Week 14 — Quiz (auto-graded) · Recursion (Intro)

Introduction to Computer Science · CSCI 1101 Fall 2026 · Prof. Okafor Fictional sample

Course: Introduction to Computer Science — CS1 / Programming Fundamentals in Python (CSCI 1101) · Silver Oak University (fictional sample) · Prof. Okafor
Objective tested: Objective 8 — base/recursive case, the call stack, and recursion vs. iteration.
Points: 10 (1 each) · Assignment group: Quizzes (10% of grade) · Due: end of Module 14.
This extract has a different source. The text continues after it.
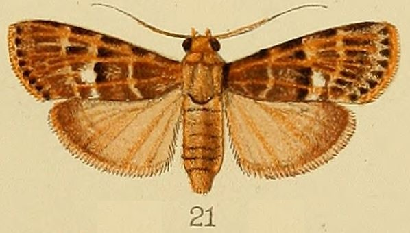 Lacalma porphyrealis (Kenrick, 1907)

Human-readable quiz with its vetted answer key. Import-ready Classic QTI in F-quiz-week-14-qti.xml (parses with 10 items, one correct per single-answer item). Execution gate: PASS — every keyed output/result was produced by running the code.


Questions, key, and feedback

Q1 (MC). Every recursive function needs a recursive case (it calls itself on a smaller input). What is the OTHER required part — the simple case that stops the recursion?
- A. the loop case
- B. the base case
- C. the return case
- D. the stack case
Feedback: The base case is the simplest input the function answers directly, with no further recursion — it's what stops the recursion.

Q2 (MC). What does this print?

def f(n):
    if n == 0:
        return 1
    return n * f(n - 1)
print(f(5))
  • A. 5
  • B. 15
  • C. 120
  • D. 25
    Feedback: This is factorial: 5×4×3×2×1 = 120. (Run-verified.)

Q3 (MC). What does this print?

def countdown(n):
    if n == 0:
        print('Go!')
        return
    print(n)
    countdown(n - 1)
countdown(3)
  • A. Go! 3 2 1
  • B. 3 2 1 Go! (on four lines)
  • C. 1 2 3 Go!
  • D. 3 2 1 0
    Feedback: It prints on the way down (3, 2, 1) and reaches the base case (Go!) last. (Run-verified: 3, 2, 1, Go!)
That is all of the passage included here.